Large dictionaries cause JVM OutOfMemoryError: PermGen due to String interning
------------------------------------------------------------------------------
Key: OPENNLP-421
URL: https://issues.apache.org/jira/browse/OPENNLP-421
Project: OpenNLP
Issue Type: Bug
Components: Name Finder
Affects Versions: tools-1.5.2-incubating
Environment: RedHat 5, JDK 1.6.0_29
Reporter: Jay Hacker
Priority: Minor
The current implementation of
[StringList|https://svn.apache.org/viewvc/incubator/opennlp/branches/opennlp-1.5.2-incubating/opennlp-tools/src/main/java/opennlp/tools/util/StringList.java?view=markup]
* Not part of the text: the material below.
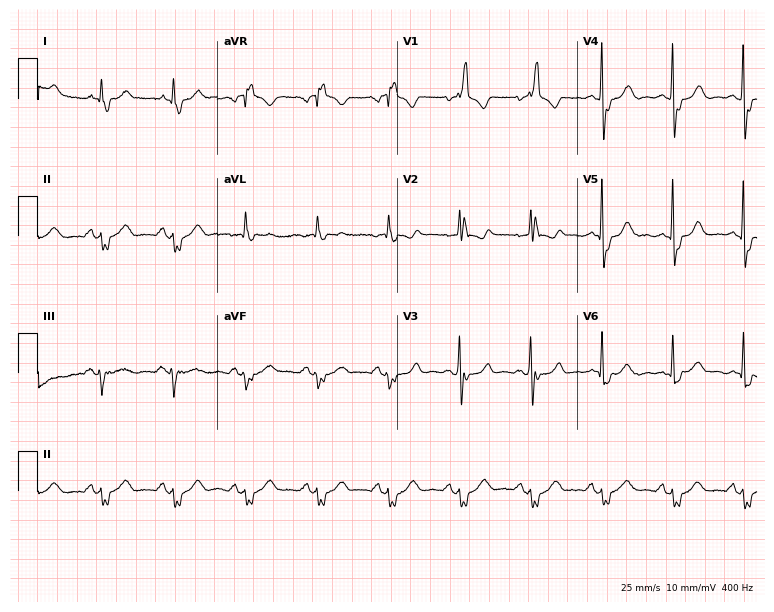
Resting 12-lead electrocardiogram. Patient: an 84-year-old man. The tracing shows right bundle branch block (RBBB).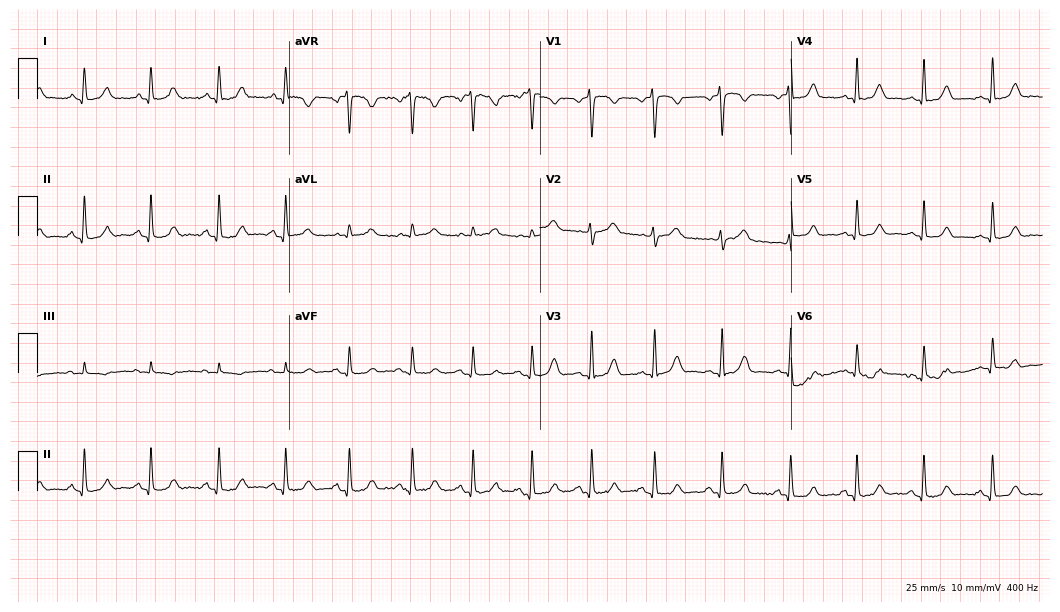
Electrocardiogram, a woman, 22 years old. Overall reading on record: normal ECG.

calls `intern()` on every String. Presumably this is an attempt to reduce
memory usage for duplicate tokens. Interned Strings are stored in the JVM's
permanent generation, which has a small fixed size (seems to be about 83 MB on
modern 64-bit JVMs:
[http://www.oracle.com/technetwork/java/javase/tech/vmoptions-jsp-140102.html]).
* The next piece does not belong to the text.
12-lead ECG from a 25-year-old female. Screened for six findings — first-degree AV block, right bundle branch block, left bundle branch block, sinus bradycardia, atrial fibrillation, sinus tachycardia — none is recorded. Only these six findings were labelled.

Once this fills up, the JVM crashes with an `OutOfMemoryError: PermGen
space`.
The size of the PermGen can be increased with the `-XX:MaxPermSize=` option to
the JVM. However, this option is non-standard and not well known, and it would
be nice if OpenNLP worked out of the box without deep JVM tuning.
This immediate problem could be fixed by simply not interning Strings. Looking
at the `Dictionary` and `DictionaryNameFinder` code as a whole, however, there
is a huge amount of room for performance improvement. Currently,
`DictionaryNameFinder.find` works something like this:
{code}
for every token in every tokenlist in the dictionary:
copy it into a "meta dictionary" of single tokens
for every possible subsequence of tokens in the sentence: // of which
there are O(N^2)
copy the sequence into a new array
if the last token is in the "meta dictionary":
make a StringList from the tokens
look it up in the dictionary
{code}
`Dictionary` itself is very heavyweight: it's a `Set<StringListWrapper>`, which
wraps `StringList`, which wraps `Array<String>`. Every entry in the dictionary
requires at least four allocated objects (in addition to the Strings): `Array`,
`StringList`, `StringListWrapper`, and `HashMap.Entry`. Even `put` and
`remove` allocate new objects!
>From this comment in `DictionaryNameFinder`:
{code}
// TODO: improve performance here
{code}
It seems like improvements would be welcome. :) Removing some of the object
overhead would more than make up for interning strings. Should I create a new
Jira ticket to propose a more efficient design?
--
This message is automatically generated by JIRA.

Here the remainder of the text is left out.